The journey

Victoria BC ocean in inner harbour on a sunny day

The journey of a thousand miles begins with a single step. – Laozi

This is true for this site in a couple of ways.

The journey of this site

This site was created in late 2020. What a year. It replaces an older ad-esse.net site I used to have. There are a few other abandoned domain names in my past too. This is the way. At this point in time the purpose of this site is to store some tests as I learn to code in Python.

The journey of IM

Information Management (IM) continuous improvements also begin with a single step. IM is a complex and adaptive system. Efforts to carefully plan large, complicated changes often lead to surprising / unintended results. Some benefits may arise from this, but mostly it leads to disappointment amongst the project team and executive. So rather than carefully planning out enormous sweeping IM changes, try starting with a single step.

A single step in business process improvement means getting down to the “2 pizza team” level and picking one business process to improve. The next step is documenting the information that gets fed into that process, how it is passed around to be transformed, and the information products that are sent out of the process. Once you have this information flow documented, then you can start to reduce duplication, improve your metadata (which will improve your search), and hopefully automate the process too. Often teams discover that a lot of the friction in a process comes from restricted permissions and a desire to see the same information formatted in different ways. Discussions into why certain storage locations are restricted and why people want to see the same data visualized in different ways can be an excellent team building exercise. These discussions are often an interesting way to explore interpersonal relationships from a different perspective.

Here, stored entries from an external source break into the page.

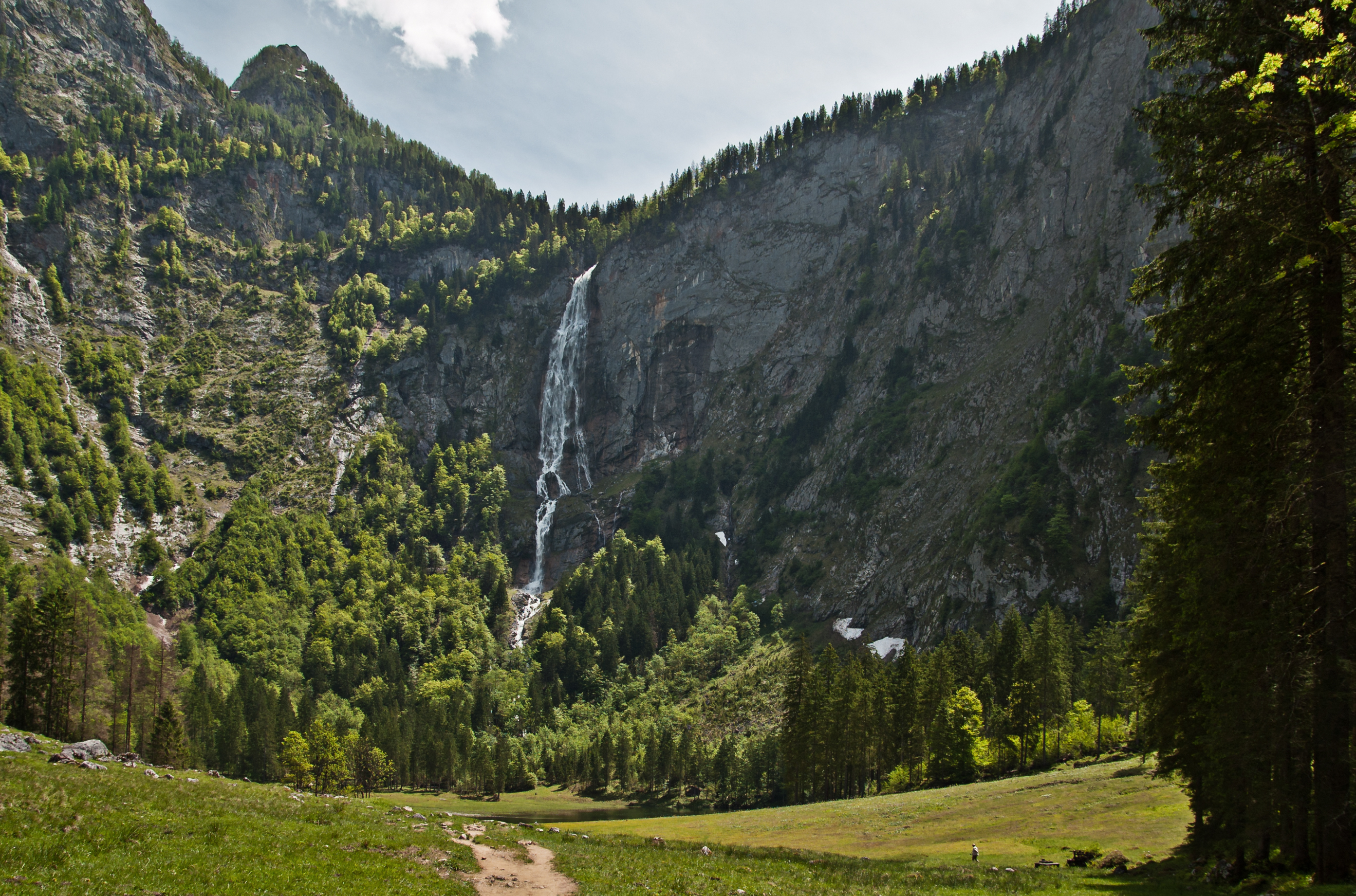 Der Röthbachfall oberhalb der Fischunkelalm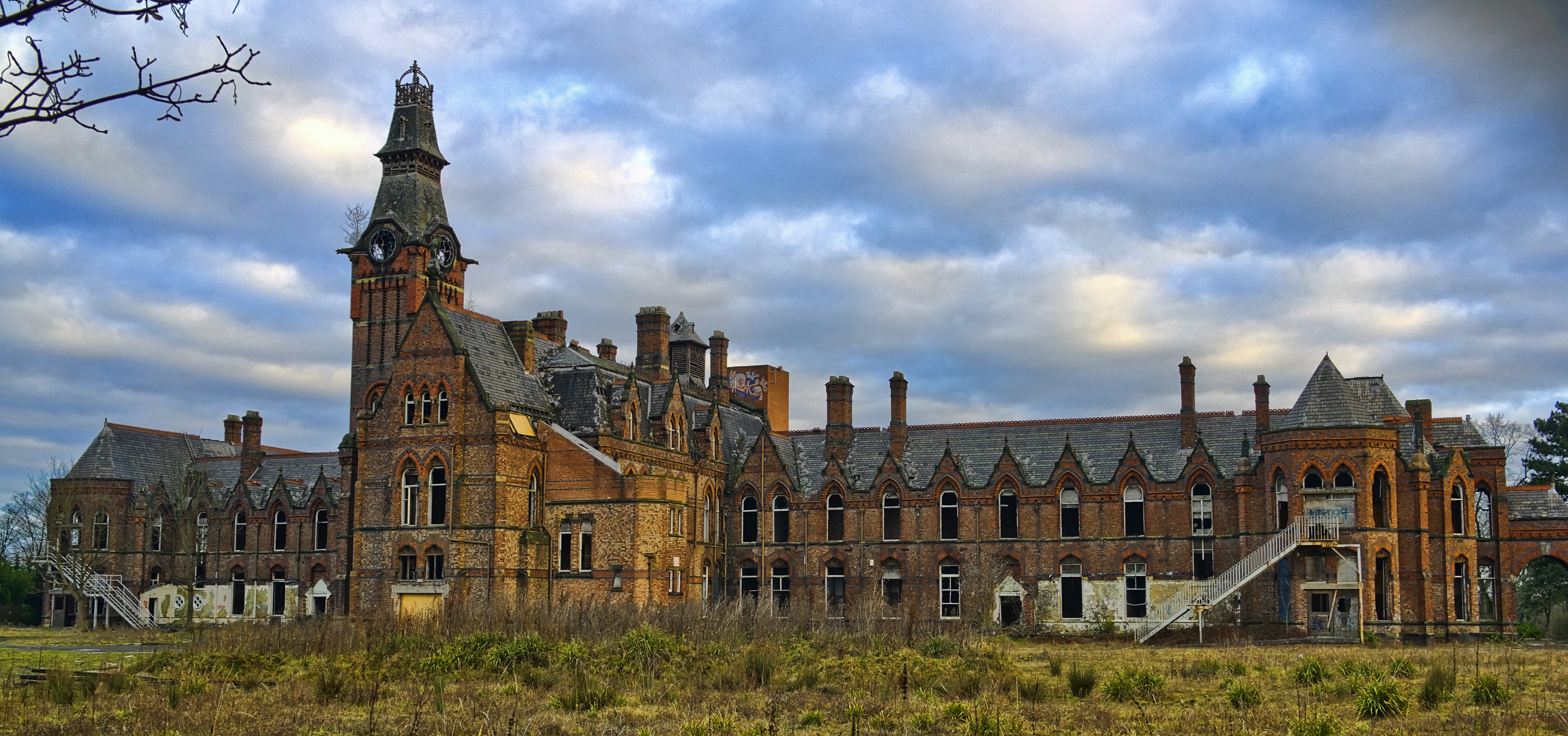 HDR image taken at -2.6,0+2.6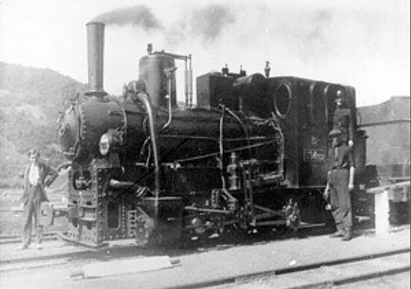 Локомотив серії U 35 на станції Кушниця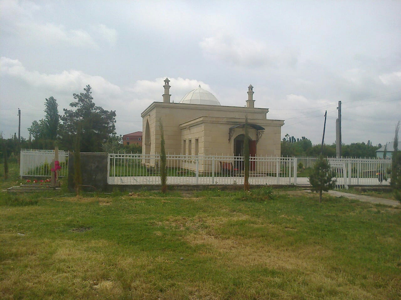 Baba Samid minbəri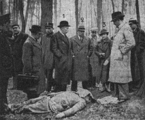 « Les premières constatations : MM. Guillaume (1), Moreux (2), et la cuisinière de la victime (3) ». Photographie du cadavre de Dimitri Navachine, publiée dans Le Petit Parisien, n° 21882, 26 janvier 1937.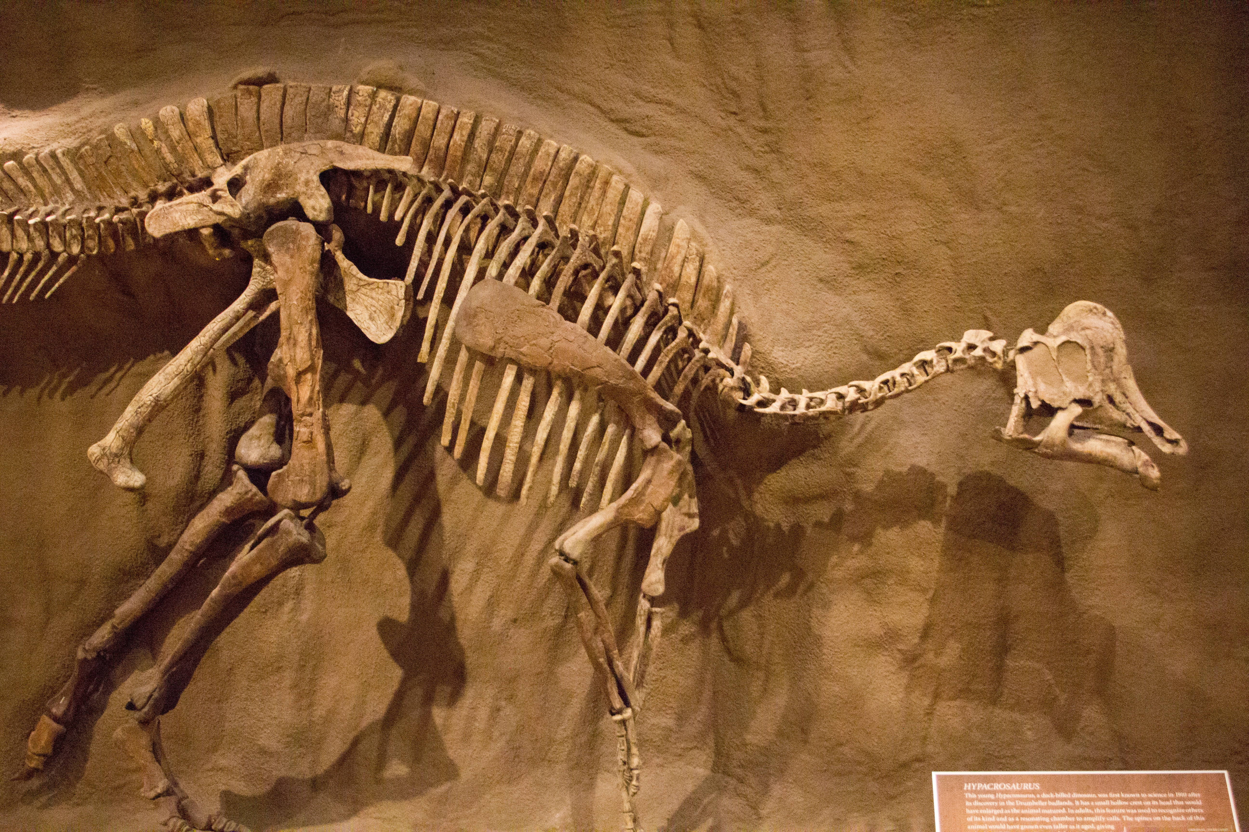 2ti-drumheller-last-day-20120804-20.jpg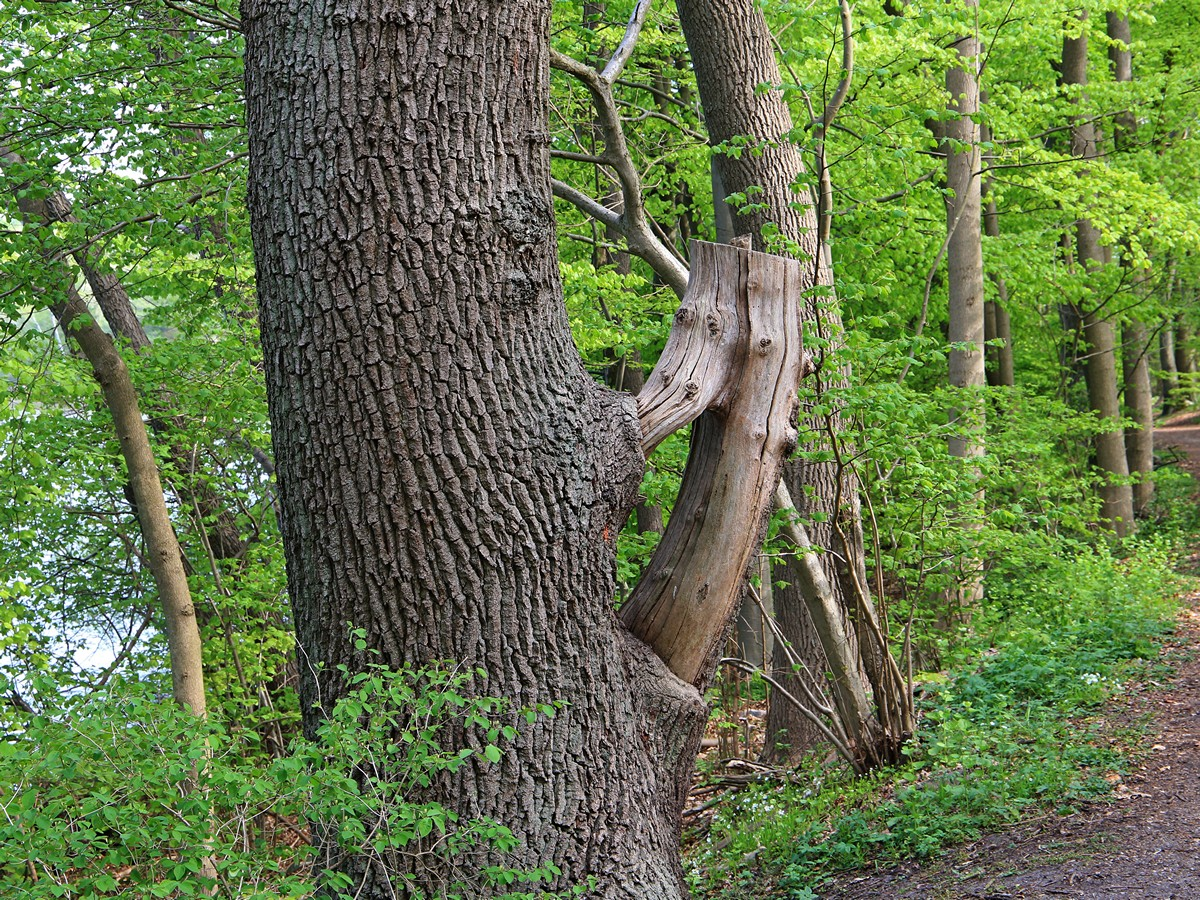 Baumauswuchs in einem früheren Hutewald am Schaalsee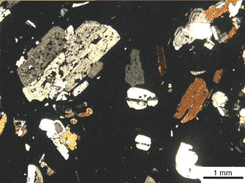 Latite. nicol incrociati

When you’ve done one process with one team, then move to a related process in a related team. You can identify these related processes and teams by looking at the inputs or outputs of the business process you just completed. That way you will build on your first success, and you will also extend this success a bit farther in your organization.

A beneficial side effect of this approach is that it gives you a maturity measure for IM in your organization. If you find that you can map and improve a process quickly with one team, they will have well formed IM habits. If you find this exercise difficult with one team, they will benefit from improving their IM habits. When you start to see the cadence between teams you will get a sense of how far you have to go.